___ Provided material

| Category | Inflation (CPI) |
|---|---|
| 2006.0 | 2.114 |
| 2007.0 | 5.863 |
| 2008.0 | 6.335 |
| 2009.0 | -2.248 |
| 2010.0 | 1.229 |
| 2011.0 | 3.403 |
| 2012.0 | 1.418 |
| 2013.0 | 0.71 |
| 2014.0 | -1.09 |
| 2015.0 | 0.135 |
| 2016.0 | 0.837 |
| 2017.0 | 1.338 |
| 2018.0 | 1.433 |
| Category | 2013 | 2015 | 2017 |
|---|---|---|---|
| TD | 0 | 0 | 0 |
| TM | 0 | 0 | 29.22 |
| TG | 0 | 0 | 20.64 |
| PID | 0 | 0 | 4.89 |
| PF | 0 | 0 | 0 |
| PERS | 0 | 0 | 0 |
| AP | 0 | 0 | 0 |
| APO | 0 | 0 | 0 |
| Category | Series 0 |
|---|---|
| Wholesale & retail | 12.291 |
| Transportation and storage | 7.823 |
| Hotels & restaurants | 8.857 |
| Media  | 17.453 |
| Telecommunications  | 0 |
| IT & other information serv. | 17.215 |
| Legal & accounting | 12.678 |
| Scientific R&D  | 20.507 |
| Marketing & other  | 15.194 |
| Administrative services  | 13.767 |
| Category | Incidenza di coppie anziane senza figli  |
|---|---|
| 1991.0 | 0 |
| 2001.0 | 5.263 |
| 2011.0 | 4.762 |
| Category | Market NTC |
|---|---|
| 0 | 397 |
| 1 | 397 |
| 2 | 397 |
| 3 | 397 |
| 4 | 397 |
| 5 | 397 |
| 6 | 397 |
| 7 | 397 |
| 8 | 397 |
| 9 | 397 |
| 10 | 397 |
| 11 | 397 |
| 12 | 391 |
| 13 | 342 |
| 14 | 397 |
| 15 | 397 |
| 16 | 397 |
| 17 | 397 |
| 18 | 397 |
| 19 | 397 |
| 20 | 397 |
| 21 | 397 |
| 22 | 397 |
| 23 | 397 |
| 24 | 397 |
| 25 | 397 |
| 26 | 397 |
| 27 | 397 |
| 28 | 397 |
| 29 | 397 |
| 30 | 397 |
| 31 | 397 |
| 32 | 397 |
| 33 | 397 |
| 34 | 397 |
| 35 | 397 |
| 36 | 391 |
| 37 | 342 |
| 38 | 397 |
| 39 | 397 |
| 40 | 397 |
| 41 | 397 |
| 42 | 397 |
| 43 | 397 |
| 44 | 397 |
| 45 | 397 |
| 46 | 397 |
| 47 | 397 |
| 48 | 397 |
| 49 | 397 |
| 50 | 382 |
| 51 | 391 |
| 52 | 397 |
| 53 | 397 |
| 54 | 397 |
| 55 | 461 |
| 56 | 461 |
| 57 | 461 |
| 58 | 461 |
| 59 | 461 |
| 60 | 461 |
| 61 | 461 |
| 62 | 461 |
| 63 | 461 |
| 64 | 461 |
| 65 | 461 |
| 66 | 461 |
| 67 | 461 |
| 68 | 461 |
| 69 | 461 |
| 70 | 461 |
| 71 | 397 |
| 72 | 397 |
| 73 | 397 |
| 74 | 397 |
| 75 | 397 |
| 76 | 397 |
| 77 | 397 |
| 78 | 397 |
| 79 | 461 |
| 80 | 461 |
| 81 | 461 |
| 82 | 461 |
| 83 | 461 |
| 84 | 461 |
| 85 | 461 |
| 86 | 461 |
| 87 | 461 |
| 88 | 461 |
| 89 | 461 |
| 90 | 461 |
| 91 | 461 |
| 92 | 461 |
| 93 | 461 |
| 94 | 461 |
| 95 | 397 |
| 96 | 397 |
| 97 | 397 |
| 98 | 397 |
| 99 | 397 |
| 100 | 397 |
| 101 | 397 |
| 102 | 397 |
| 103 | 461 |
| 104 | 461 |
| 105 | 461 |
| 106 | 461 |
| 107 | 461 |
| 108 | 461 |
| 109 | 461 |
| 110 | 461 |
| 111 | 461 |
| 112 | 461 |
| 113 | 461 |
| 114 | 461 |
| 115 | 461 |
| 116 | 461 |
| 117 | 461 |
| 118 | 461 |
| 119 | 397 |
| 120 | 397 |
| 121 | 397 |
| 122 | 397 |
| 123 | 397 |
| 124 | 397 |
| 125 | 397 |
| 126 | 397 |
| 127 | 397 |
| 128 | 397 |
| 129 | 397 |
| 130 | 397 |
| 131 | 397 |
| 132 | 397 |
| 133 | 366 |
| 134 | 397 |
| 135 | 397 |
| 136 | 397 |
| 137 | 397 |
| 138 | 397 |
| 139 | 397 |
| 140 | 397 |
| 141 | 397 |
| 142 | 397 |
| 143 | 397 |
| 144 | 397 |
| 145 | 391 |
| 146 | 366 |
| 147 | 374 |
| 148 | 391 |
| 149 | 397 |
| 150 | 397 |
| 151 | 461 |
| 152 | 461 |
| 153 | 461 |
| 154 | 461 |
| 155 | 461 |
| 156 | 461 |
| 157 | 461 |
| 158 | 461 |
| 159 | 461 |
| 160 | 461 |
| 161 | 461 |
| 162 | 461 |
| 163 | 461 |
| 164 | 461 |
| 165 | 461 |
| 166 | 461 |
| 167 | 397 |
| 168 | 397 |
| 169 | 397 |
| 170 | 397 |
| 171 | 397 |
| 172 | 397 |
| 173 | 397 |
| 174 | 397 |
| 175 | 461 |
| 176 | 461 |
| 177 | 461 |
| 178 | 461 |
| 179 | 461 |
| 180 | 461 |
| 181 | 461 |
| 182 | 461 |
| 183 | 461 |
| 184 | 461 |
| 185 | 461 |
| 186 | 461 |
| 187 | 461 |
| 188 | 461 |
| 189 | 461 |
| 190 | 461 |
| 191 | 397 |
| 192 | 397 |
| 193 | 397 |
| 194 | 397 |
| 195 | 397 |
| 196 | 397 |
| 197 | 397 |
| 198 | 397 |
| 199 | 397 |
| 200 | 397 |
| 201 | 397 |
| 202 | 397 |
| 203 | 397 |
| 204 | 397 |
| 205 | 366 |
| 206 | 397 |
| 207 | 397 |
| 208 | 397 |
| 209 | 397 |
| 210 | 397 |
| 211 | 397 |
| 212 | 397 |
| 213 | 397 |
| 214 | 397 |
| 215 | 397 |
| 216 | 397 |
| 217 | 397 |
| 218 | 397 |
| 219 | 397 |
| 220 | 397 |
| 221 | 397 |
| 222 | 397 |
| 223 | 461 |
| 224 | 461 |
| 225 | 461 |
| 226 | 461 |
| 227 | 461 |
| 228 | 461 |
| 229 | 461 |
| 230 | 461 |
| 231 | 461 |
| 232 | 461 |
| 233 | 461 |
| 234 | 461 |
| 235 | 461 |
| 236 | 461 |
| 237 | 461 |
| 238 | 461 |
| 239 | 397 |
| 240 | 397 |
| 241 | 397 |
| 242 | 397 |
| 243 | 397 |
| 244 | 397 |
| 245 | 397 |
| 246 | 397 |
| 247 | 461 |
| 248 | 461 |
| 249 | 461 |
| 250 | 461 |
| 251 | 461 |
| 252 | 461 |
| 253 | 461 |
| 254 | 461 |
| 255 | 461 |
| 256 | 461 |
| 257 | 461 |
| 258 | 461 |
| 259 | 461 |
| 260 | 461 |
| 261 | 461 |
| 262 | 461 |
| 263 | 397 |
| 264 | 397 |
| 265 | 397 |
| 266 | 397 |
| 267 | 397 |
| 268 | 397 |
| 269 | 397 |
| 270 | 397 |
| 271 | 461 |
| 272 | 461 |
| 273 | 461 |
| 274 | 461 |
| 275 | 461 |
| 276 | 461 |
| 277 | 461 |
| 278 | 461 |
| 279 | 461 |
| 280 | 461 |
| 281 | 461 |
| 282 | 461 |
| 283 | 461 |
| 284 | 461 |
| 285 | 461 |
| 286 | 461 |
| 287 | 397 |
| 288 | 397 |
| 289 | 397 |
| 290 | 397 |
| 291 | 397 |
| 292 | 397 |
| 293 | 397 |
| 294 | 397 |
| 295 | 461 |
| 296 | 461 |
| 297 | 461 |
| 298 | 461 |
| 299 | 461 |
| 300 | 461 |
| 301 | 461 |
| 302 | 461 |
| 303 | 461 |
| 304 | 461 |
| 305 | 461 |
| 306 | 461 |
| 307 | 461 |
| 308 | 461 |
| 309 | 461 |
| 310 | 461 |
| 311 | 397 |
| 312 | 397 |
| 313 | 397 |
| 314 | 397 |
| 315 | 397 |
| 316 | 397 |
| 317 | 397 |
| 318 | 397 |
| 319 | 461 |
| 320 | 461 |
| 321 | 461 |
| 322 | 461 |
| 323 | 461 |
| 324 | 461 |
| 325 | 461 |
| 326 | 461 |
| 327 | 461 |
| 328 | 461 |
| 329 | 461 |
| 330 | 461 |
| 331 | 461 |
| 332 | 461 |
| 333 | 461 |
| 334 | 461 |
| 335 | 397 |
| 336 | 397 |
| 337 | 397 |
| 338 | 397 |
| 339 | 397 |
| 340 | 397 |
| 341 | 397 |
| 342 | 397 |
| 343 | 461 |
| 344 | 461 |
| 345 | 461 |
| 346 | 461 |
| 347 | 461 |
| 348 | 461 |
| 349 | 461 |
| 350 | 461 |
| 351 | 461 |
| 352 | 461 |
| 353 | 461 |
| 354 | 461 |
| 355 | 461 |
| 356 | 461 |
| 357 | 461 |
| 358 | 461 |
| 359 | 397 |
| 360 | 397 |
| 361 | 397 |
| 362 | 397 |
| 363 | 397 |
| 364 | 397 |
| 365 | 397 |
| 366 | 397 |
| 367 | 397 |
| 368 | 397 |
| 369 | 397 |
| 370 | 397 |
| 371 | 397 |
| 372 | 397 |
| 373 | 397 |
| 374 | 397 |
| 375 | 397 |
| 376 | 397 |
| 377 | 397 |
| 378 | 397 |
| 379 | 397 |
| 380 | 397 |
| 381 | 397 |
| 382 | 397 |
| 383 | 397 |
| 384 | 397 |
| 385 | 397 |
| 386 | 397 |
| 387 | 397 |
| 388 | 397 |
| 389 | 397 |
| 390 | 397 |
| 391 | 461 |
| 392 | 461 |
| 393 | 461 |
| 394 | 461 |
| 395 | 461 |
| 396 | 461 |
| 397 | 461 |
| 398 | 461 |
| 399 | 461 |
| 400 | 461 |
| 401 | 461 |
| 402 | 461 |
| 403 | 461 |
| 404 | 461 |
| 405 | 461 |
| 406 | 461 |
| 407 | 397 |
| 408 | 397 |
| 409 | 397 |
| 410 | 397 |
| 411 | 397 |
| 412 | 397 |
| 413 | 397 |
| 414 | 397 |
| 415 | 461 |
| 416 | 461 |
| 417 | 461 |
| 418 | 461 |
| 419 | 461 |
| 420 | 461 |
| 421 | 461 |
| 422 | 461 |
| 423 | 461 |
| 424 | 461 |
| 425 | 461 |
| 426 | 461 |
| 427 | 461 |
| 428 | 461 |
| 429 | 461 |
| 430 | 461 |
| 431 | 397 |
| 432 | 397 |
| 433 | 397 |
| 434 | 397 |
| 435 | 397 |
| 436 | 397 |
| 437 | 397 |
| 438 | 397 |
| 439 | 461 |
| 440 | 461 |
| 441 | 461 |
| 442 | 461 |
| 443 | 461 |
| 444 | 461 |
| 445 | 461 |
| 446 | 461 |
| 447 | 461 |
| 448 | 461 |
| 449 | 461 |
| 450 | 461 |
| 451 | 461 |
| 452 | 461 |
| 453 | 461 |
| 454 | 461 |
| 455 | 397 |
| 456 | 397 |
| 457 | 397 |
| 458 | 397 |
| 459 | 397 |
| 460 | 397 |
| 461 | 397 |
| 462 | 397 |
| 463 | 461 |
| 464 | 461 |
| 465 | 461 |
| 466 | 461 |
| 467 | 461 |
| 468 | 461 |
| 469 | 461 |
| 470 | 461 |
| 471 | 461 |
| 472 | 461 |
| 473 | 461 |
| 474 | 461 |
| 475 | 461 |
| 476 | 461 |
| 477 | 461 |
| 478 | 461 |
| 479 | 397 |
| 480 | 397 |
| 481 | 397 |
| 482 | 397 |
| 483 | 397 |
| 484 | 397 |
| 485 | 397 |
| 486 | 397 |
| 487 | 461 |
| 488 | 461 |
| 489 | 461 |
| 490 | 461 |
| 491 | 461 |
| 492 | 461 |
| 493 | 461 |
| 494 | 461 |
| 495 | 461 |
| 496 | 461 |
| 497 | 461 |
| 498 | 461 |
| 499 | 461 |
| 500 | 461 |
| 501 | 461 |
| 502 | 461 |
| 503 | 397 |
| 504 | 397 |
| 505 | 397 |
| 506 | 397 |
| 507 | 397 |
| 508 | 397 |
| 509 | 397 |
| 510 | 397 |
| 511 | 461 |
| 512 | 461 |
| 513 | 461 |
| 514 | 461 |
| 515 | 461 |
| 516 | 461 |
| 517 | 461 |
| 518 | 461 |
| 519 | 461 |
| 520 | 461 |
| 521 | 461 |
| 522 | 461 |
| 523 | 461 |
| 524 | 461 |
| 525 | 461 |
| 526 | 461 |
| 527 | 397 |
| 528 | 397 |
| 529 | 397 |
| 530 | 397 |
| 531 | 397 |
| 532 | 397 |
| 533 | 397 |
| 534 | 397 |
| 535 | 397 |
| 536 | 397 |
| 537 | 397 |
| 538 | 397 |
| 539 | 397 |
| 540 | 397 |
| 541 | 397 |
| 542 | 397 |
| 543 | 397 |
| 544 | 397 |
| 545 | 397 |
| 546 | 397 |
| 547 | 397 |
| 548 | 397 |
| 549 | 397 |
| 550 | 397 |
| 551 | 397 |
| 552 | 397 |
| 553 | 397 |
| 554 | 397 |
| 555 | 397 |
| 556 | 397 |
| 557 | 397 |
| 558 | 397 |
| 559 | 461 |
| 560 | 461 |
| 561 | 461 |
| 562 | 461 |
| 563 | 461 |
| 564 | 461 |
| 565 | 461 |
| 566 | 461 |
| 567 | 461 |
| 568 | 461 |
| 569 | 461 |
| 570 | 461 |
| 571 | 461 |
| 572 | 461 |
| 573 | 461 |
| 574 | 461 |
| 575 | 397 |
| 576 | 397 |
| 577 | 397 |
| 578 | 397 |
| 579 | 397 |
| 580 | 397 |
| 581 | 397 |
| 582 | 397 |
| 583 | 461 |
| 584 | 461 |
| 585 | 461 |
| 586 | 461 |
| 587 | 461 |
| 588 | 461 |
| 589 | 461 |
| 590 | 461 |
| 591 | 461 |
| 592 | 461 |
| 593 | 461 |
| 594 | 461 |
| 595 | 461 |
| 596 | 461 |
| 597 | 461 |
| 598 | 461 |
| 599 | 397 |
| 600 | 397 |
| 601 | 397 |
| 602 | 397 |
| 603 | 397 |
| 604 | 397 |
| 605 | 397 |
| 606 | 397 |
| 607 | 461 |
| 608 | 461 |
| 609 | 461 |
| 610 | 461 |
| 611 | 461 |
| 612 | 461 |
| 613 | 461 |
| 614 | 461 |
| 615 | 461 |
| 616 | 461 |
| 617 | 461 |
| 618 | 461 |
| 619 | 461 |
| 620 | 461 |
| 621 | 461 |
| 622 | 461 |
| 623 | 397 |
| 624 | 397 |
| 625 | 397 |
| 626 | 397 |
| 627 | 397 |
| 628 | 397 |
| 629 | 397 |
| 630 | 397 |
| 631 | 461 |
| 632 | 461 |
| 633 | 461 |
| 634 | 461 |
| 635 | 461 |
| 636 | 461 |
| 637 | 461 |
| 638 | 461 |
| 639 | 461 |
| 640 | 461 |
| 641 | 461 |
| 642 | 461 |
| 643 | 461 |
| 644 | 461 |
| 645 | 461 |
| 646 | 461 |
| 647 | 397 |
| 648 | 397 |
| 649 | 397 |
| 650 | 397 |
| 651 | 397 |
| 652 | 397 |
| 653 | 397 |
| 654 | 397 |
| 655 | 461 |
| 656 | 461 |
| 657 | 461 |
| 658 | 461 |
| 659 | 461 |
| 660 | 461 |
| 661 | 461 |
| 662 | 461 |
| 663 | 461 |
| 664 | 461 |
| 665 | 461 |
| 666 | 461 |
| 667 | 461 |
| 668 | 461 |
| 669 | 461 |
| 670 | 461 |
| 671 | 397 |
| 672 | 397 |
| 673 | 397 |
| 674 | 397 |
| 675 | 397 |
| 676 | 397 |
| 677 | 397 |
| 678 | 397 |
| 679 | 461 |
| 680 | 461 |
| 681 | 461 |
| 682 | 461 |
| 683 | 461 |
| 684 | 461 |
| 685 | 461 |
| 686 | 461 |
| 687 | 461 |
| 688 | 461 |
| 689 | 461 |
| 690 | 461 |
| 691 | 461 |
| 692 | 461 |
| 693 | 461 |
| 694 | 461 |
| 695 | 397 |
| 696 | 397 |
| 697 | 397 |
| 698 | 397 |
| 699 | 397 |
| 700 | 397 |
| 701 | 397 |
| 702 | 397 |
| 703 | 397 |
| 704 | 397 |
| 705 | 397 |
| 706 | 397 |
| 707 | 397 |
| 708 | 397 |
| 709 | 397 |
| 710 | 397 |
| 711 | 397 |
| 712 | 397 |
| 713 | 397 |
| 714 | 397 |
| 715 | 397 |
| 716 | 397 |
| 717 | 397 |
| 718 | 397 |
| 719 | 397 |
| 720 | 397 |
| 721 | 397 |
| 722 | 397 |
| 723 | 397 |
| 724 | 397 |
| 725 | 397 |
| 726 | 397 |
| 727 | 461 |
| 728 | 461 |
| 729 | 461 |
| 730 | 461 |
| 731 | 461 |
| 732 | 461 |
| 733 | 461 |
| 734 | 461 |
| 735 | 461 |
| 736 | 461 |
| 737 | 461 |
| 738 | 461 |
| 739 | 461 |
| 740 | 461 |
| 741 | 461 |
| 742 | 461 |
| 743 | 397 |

______

§ **What needs to be done**: Restate verbatim the first line above and all lines after it through the line containing "2018.0 | 1.433 |"; omit the rest.

§ **Exercise solution**:
| Category | Inflation (CPI) |
|---|---|
| 2006.0 | 2.114 |
| 2007.0 | 5.863 |
| 2008.0 | 6.335 |
| 2009.0 | -2.248 |
| 2010.0 | 1.229 |
| 2011.0 | 3.403 |
| 2012.0 | 1.418 |
| 2013.0 | 0.71 |
| 2014.0 | -1.09 |
| 2015.0 | 0.135 |
| 2016.0 | 0.837 |
| 2017.0 | 1.338 |
| 2018.0 | 1.433 |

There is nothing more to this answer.